What you have to do. Pictures are to be excluded. Please print only the lines from the one containing "Particolare del cubicolo 2" through the end of the data, exactly as they appear.
■ ■ ■ ■ ■
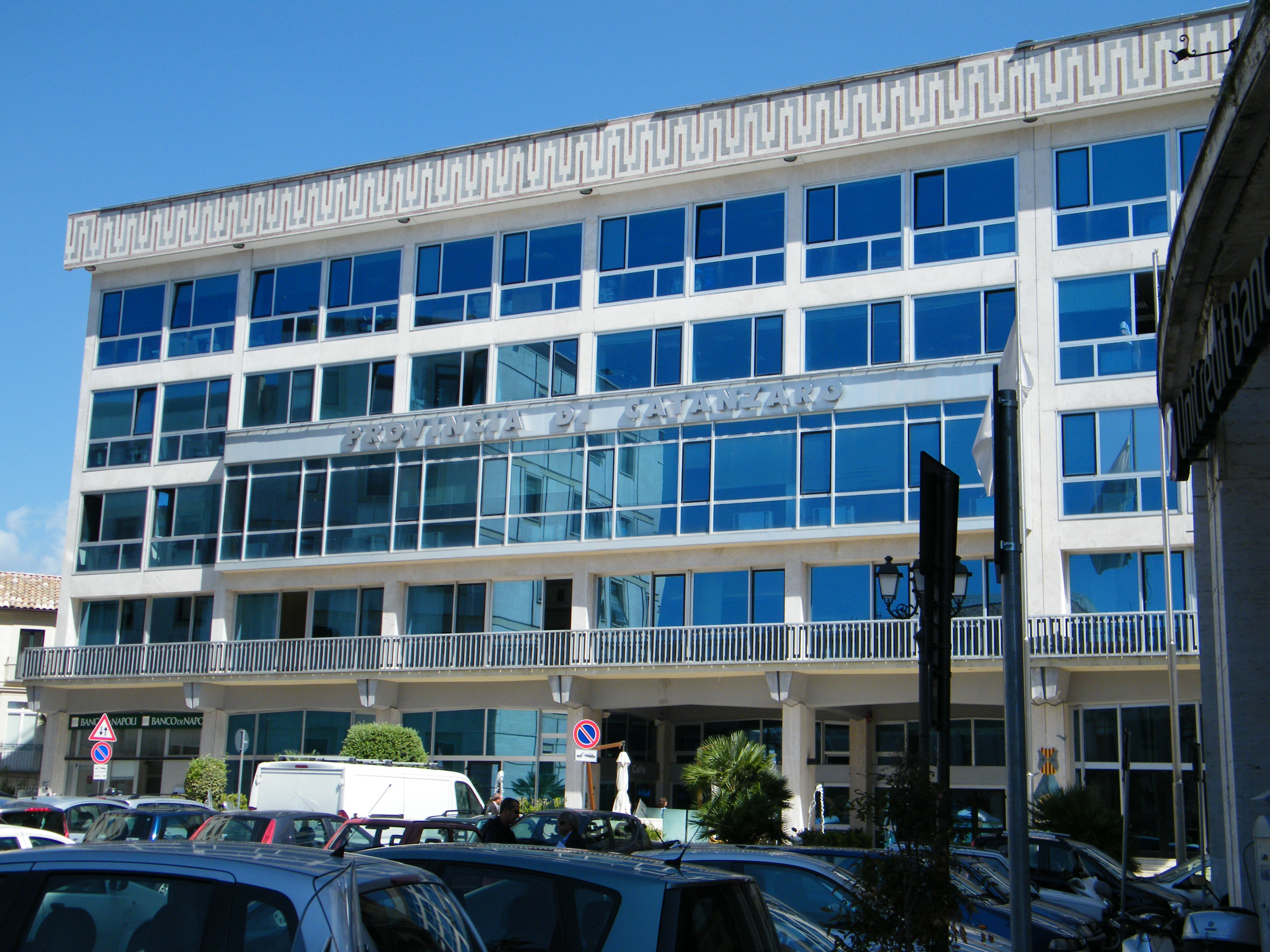 Palazza di vetro, sede dell'amministrazione provinciale catanzarese.
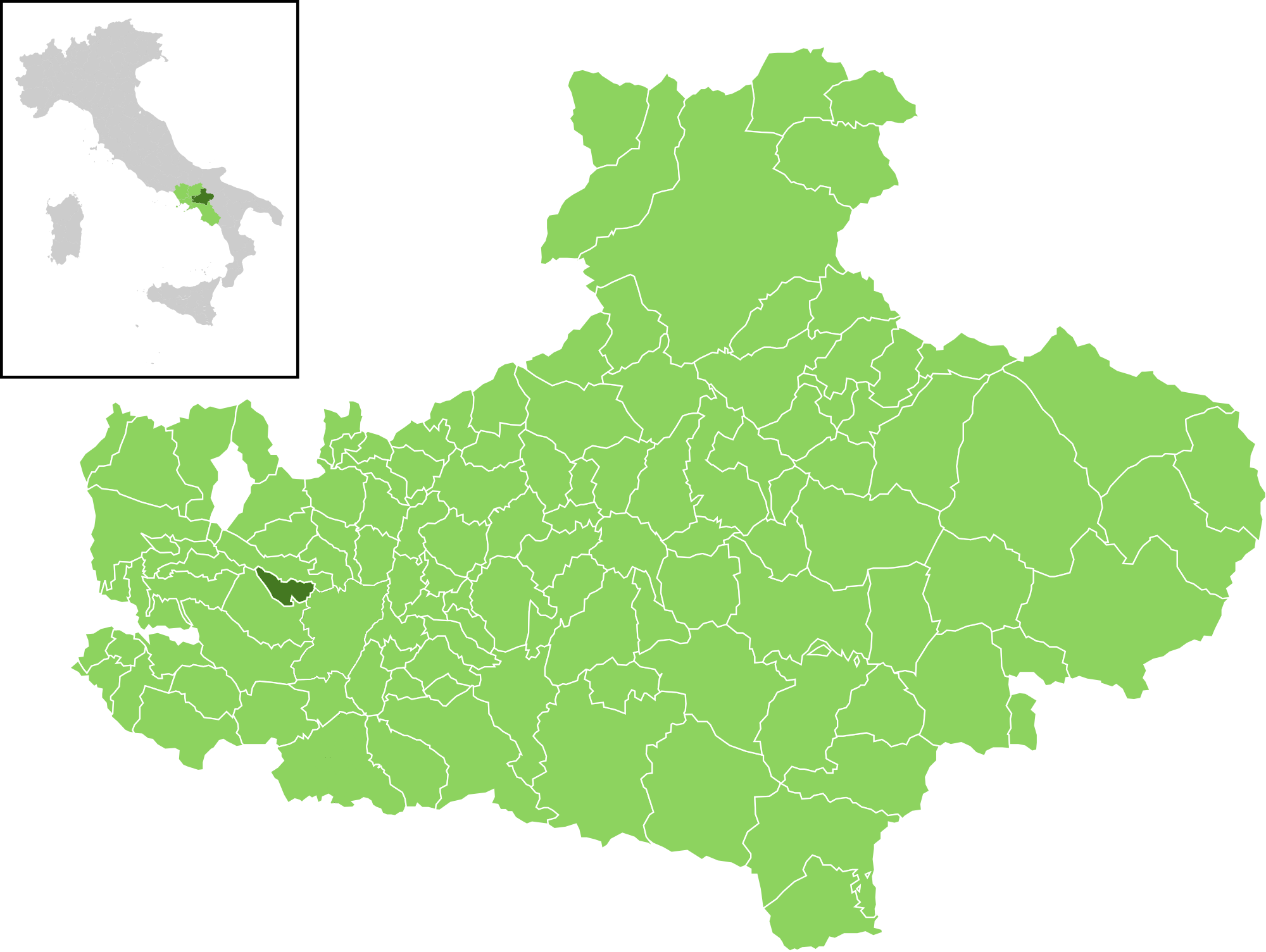 Posizione del comune all'interno della provincia di Avellino
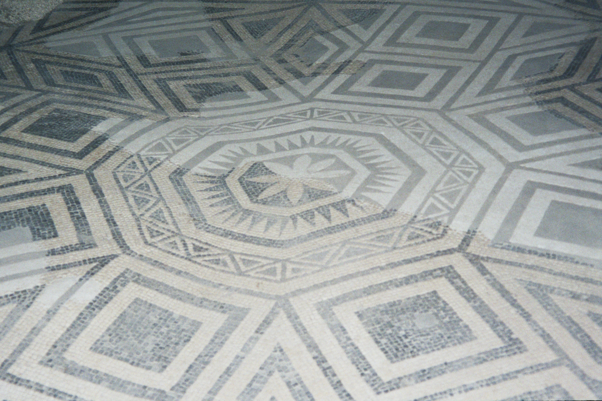 Particolare del cubicolo 2
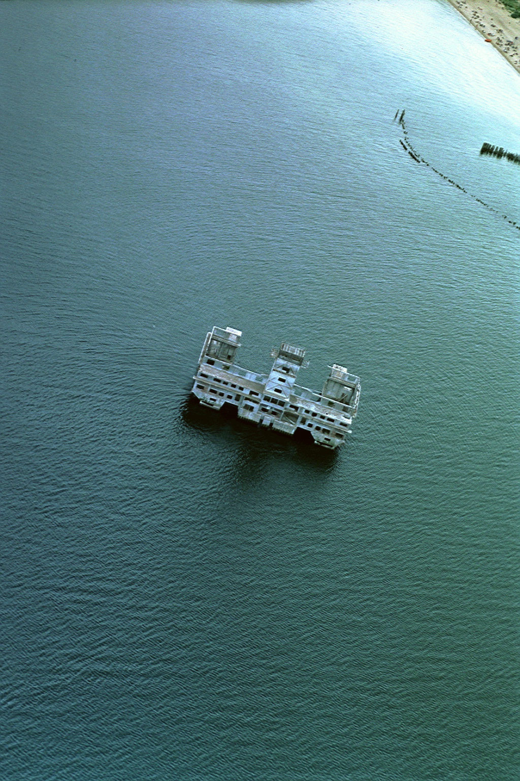 Gdynia. Torpedownia.
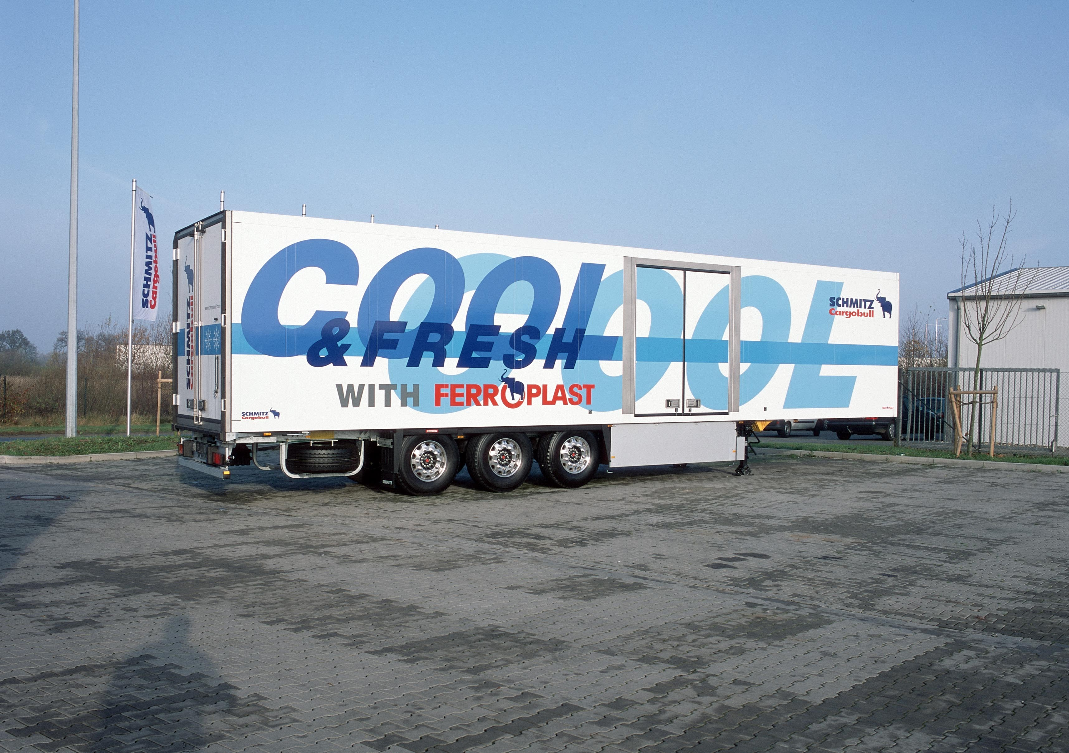 Chladiarenský náves Schmitz Cool & Fresh
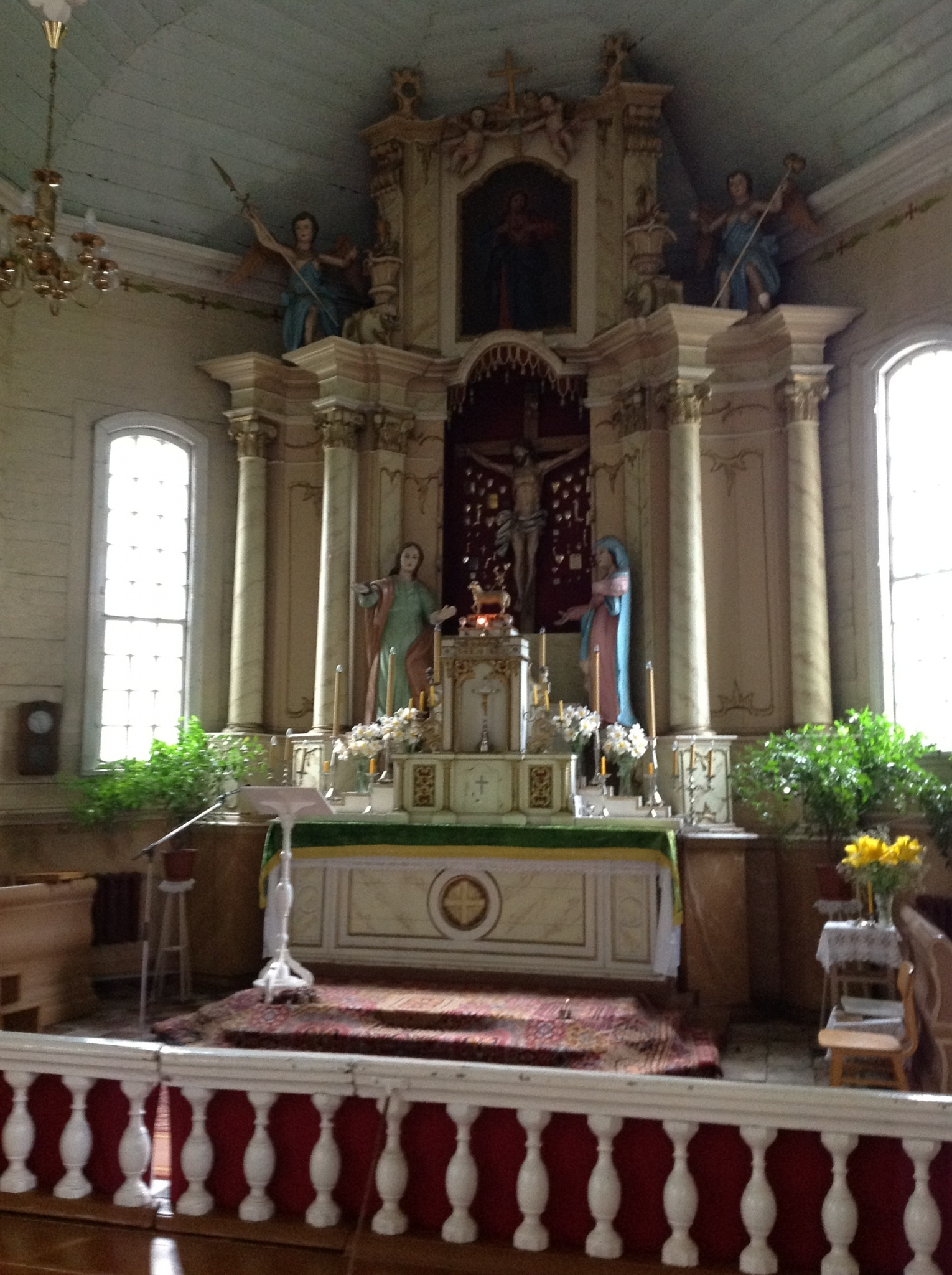 Malnavas Rožukroņa Dievmātes vecās baznīcas galvenais altāris
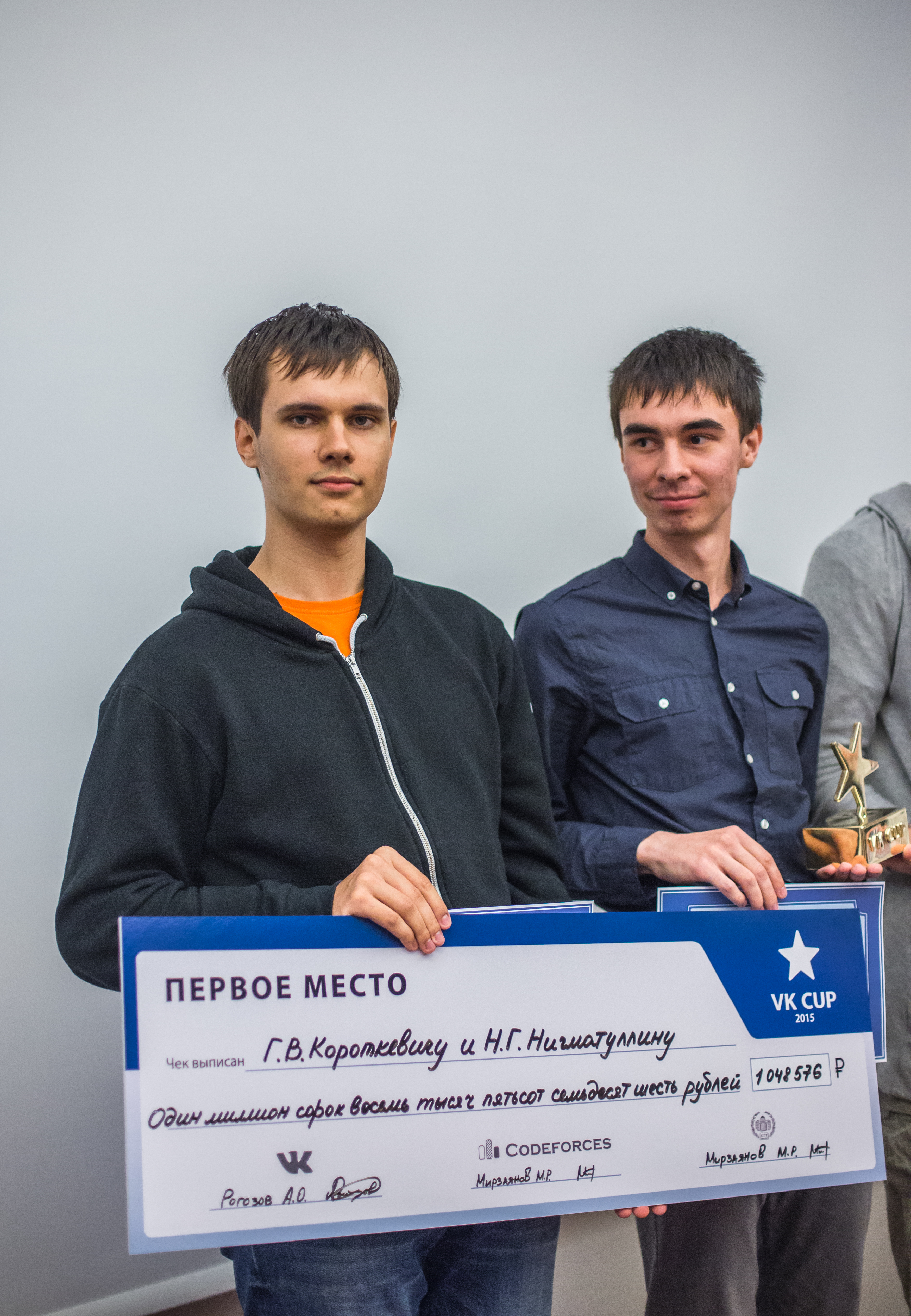 Победители VK Cup — студенты Университета ИТМО
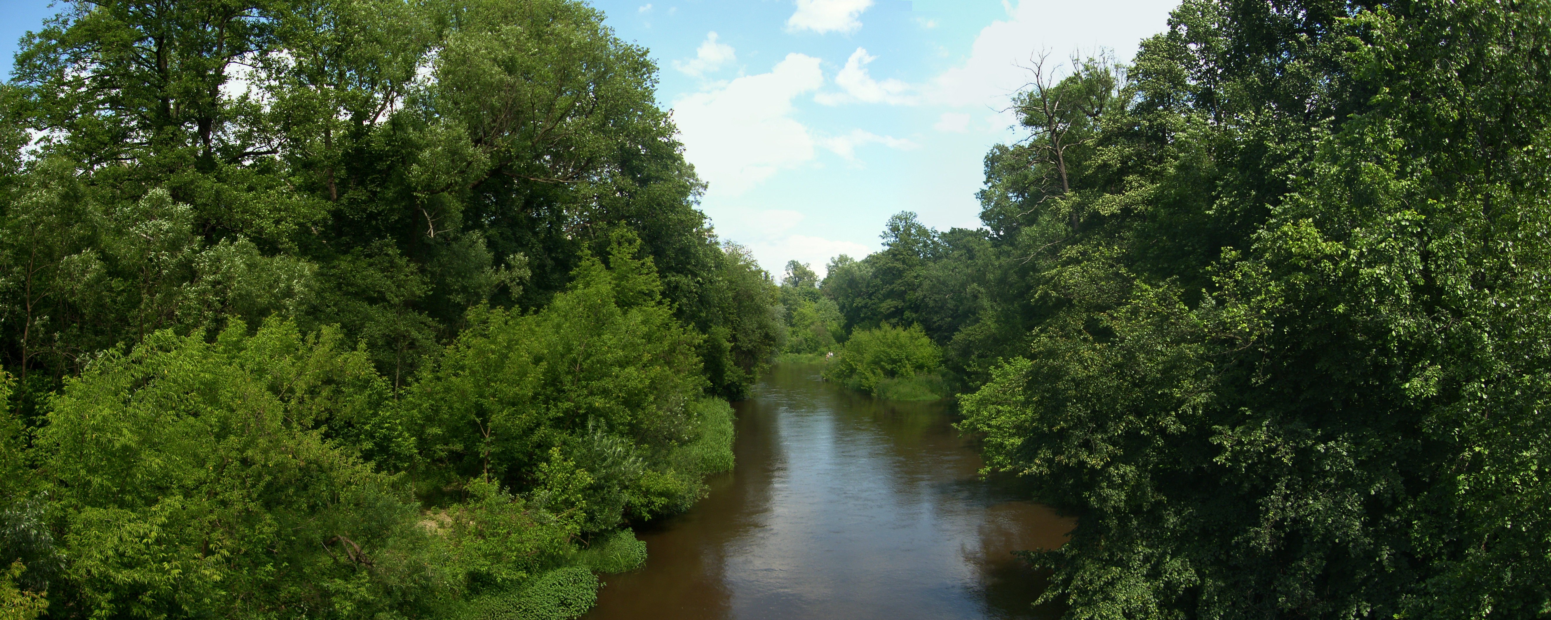 Rzeka Świder (widok z mostu drogowego pomiędzy Otwockiem a Józefowem)
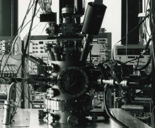 Apparatur für die inverse Photoemission
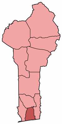 Mappa della diocesi di Cotonou, nel Bénin. Lavoro personale, eseguito a partire da questa immagine di Commons. Fonte per i confini delle diocesi: Guida delle missioni cattoliche 2005, a cura della Congregatio pro gentium evangelizatione, Roma, Urbaniana University Press, 2005. Categoria:Chiesa cattolica in Benin
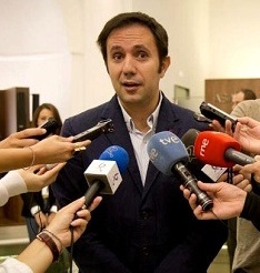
■ ■ ■ ■ ■
Your response.
 Particolare del cubicolo 2
 Gdynia. Torpedownia.
 Chladiarenský náves Schmitz Cool & Fresh
 Malnavas Rožukroņa Dievmātes vecās baznīcas galvenais altāris
 Победители VK Cup — студенты Университета ИТМО
 Rzeka Świder (widok z mostu drogowego pomiędzy Otwockiem a Józefowem)
 Apparatur für die inverse Photoemission
 Mappa della diocesi di Cotonou, nel Bénin. Lavoro personale, eseguito a partire da questa immagine di Commons. Fonte per i confini delle diocesi: Guida delle missioni cattoliche 2005, a cura della Congregatio pro gentium evangelizatione, Roma, Urbaniana University Press, 2005. Categoria:Chiesa cattolica in Benin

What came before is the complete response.